- Babuijore Location in West Bengal, India Babuijore Babuijore (India)
- Coordinates: 23°50′26″N 87°10′43″E﻿ / ﻿23.8405°N 87.1785°E
- Country: India
- State: West Bengal
- District: Birbhum

Population (2011)
- • Total: 3,038

Languages
- • Official: Bengali, English
- Time zone: UTC+5:30 (IST)
- PIN: 731125
- Telephone/STD code: 91 03462
- ISO 3166 code: IN-WB
- Website: birbhum.nic.in

= Babuijore =

Babuijore is a village and gram panchayat in Khoyrasol CD Block in Suri Sadar subdivision of Birbhum, West Bengal, India.

==Geography==
===Location===
Khoyrasol, the CD Block headquarters, is 16 km away from Babuijore and Dubrajpur, the nearest town, is 10 km away. Suri, headquarters of the district, is 51 km away.

===Gram panchayat===
Villages in Babuijore gram panchayat are: Babuijore, Bansyaer, Bataspur, Dhulkomra, Gharakuri, Geruapahari, Hanulia, Hariektala, Ilamkuri, Kanakpukur, Kese, Khalajuri, Madanpur, Mahuribasa, Manjuria, Palashbhumi, Penchalia, Shrirampur and Tishur.

==Demographics==
As per the 2011 Census of India, Babuijor had a total population of 3,038 of which 1,596 (53%) were males and 1,442 (47%) were females.
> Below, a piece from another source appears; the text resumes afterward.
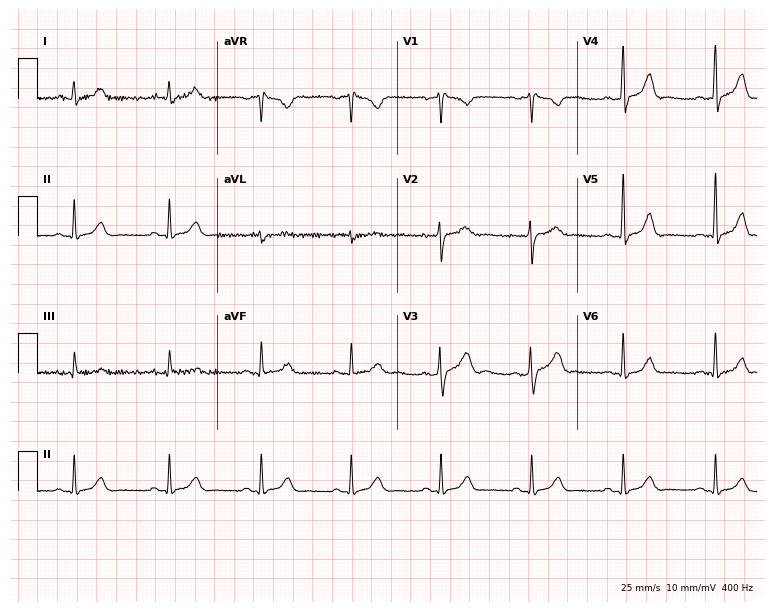
Resting 12-lead electrocardiogram. Patient: a 43-year-old male. None of these six findings is recorded: first-degree AV block, right bundle branch block, left bundle branch block, sinus bradycardia, atrial fibrillation, sinus tachycardia.

Population below 6 years was 333. The total number of literates in Babuijor was 1,908 (70.54% of the population over 6 years).

==Post Office==
Babuijore has a delivery branch post office, with PIN 731125, under Khoyrasol sub office and Suri head office. Khoyrasol sub office has the same PIN. Branch offices with the same PIN are Barhara, Bhadulia, Geruapahari, Hazratpur, Jahidpur, Kankartala, Kendragoria, Nabasan, Nakrakonda, Pursundi, Rasa and Sagarbhanga.